━━━━━ Material shown

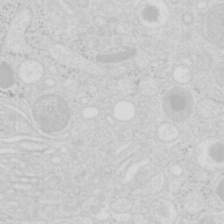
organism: Mouse
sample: Pancreas
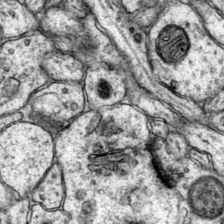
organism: Mouse
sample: Primary visual cortex
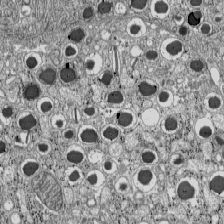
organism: C57BL Mouse
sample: Pancreatic islet
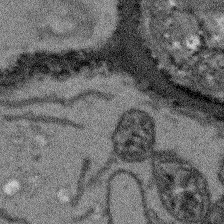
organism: Arabidopsis thaliana
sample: Root tip
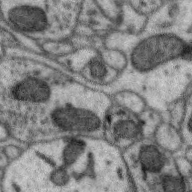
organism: Zebra finch
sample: Brain
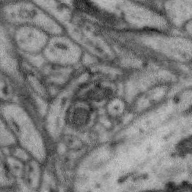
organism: Zebra finch
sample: Brain
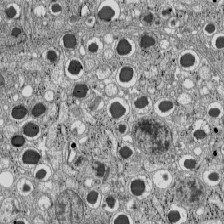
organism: C57BL Mouse
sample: Pancreatic islet
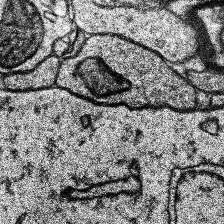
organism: Human
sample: Temporal Lobe
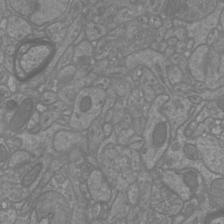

━━━━━━━━━━

What you are asked to do:
Please reproduce the entries above exactly, omitting every picture.

Output of the task:
organism: Mouse
sample: Pancreas
organism: Mouse
sample: Primary visual cortex
organism: C57BL Mouse
sample: Pancreatic islet
organism: Arabidopsis thaliana
sample: Root tip
organism: Zebra finch
sample: Brain
organism: Zebra finch
sample: Brain
organism: C57BL Mouse
sample: Pancreatic islet
organism: Human
sample: Temporal Lobe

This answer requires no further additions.